Flipping Axes Part 2

In this exercise, we’ll continue to use the coord_flip() layer function to reverse the variables mapped onto the x and y aesthetics.

Within the mtcars dataset, car is the name of the car and wt is its weight.

Exercise 1

  • Create a scatter plot of wt versus car using the mtcars dataset. (We’ll flip the axes in the next step.)
# Plot of wt vs. car
ggplot(data = mtcars, aes(x = car, y = wt)) +
  # Add a point layer
  geom_point() +
  labs(x = "car", y = "weight")

Exercise 2

  • It would be easier to read if car was mapped to the y axis. Flip the coordinates.

    • Notice that the labels also get flipped!
# Flip the axes to set car to the y axis
ggplot(mtcars, aes(car, wt)) +
  geom_point() +
  labs(x = "car", y = "weight") +
  coord_flip()

Concluding Remarks

  • Notice how much more interpretable the plot is after flipping the axes.



Polar Coordinates

Lecture Slides 32-39.


Pie Charts

The coord_polar() function converts a planar x-y Cartesian plot to polar coordinates. This can be useful if you are producing pie charts.

We can imagine two forms for pie charts - the typical filled circle, or a colored ring.

Typical pie charts omit all of the non-data ink, which we saw in the themes chapter of the last course. Pie charts are not really better than stacked bar charts, but we’ll come back to this point in the next chapter.
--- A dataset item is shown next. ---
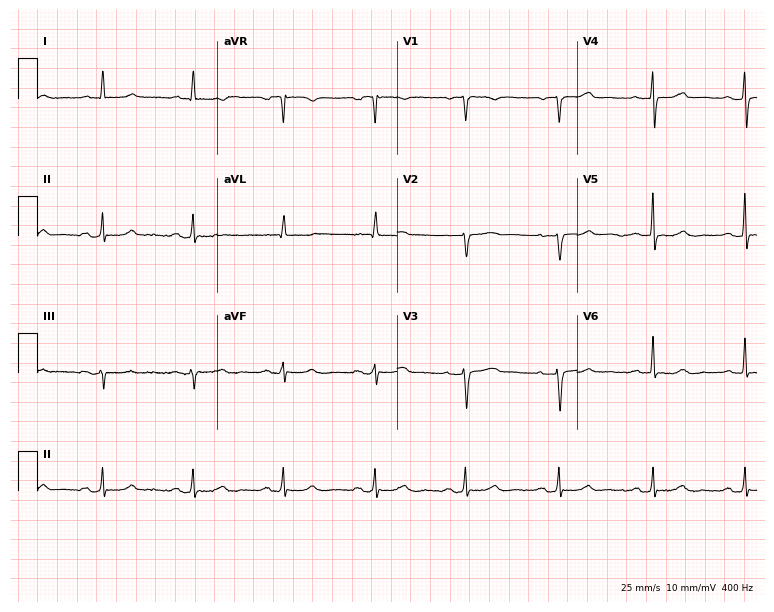
Resting 12-lead electrocardiogram. Patient: a female, 61 years old. None of these six findings is recorded: first-degree AV block, right bundle branch block, left bundle branch block, sinus bradycardia, atrial fibrillation, sinus tachycardia. Only these six findings were labelled.

A bar plot using mtcars of the number of cylinders (as a factor), fcyl, is shown in the console.

Exercise 1

  • Run the code to see the stacked bar plot.

  • Add (+) a polar coordinate system, mapping the angle to the y variable by setting theta to "y".
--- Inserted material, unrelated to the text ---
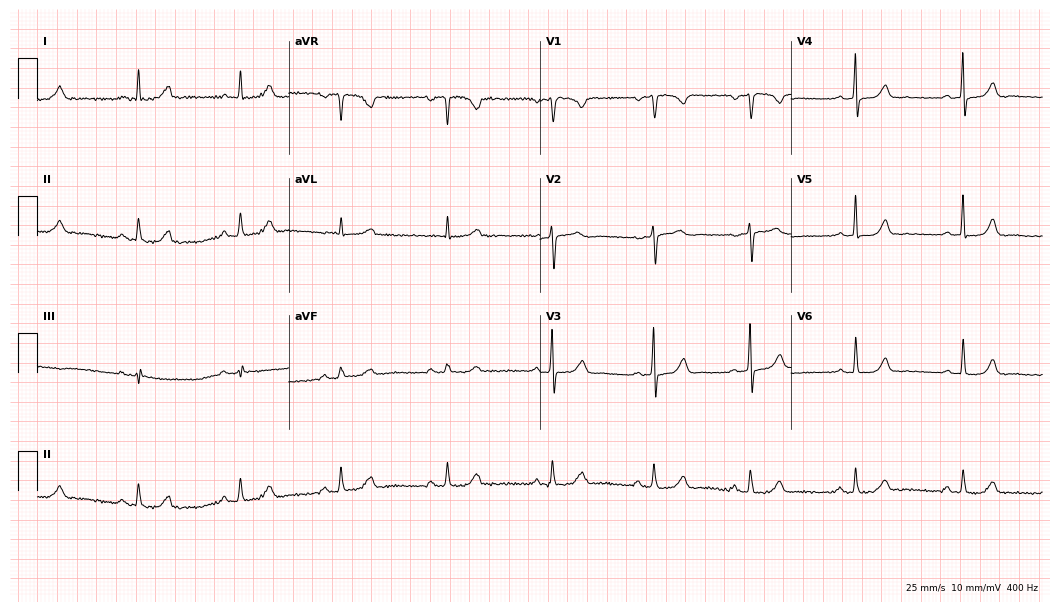
Resting 12-lead electrocardiogram (10.2-second recording at 400 Hz). Patient: a female, 48 years old. Read as a normal ECG.

# Run the code, view the plot, then update it
ggplot(mtcars, aes(x = 1, fill = fcyl)) +
  geom_bar() +

  # Add a polar coordinate system
  coord_polar(theta = "y")

Exercise 2

  • Reduce the width of the bars to 0.1.

  • Make it a ring plot by adding a continuous x scale with limits from 0.5 to 1.5.

ggplot(mtcars, aes(x = 1, fill = fcyl)) +
  # Reduce the bar width to 0.1
  geom_bar(width = 0.1) +
  coord_polar(theta = "y") +
  # Add a continuous x scale from 0.5 to 1.5
  scale_x_continuous(limits = c(0.5, 1.5))

Concluding Remarks

  • Polar coordinates are particularly useful if you are dealing with a cycle, like yearly data, that you would like to see represented as such.



Wind Rose Plots

Polar coordinate plots are well-suited to scales like compass direction or time of day. A popular example is the “wind rose”.

The wind dataset is taken from the openair package and contains hourly measurements for wind-speed (ws) and direction (wd) from London in 2003. Both variables are factors.

Final form of wind dataset used found online and uploaded as a .csv in the beginning of the “Polar Coordinates”

Exercise 1

  • Make a classic bar plot mapping wd onto the x aesthetic and ws onto fill.

  • Use a geom_bar() layer, since we want to aggregate over all date values, and set the width argument to 1, to eliminate any spaces between the bars.

# Using wind, plot wd filled by ws
ggplot(data = wind, aes(x = wd, fill = ws)) +
  # Add a bar layer with width 1
  geom_bar(width = 1)

Exercise 2

  • Convert the Cartesian coordinate space into a polar coordinate space with coord_polar().
# Convert to polar coordinates:
ggplot(wind, aes(wd, fill = ws)) +
  geom_bar(width = 1) +
  coord_polar()

Exercise 3

  • Set the start argument to -pi/16 to position North at the top of the plot.
# Convert to polar coordinates:
ggplot(wind, aes(wd, fill = ws)) +
  geom_bar(width = 1) +
  coord_polar(start = -pi/16)

Concluding Remarks

  • Polar coordinates are not common, but polar coordinate plots are really useful.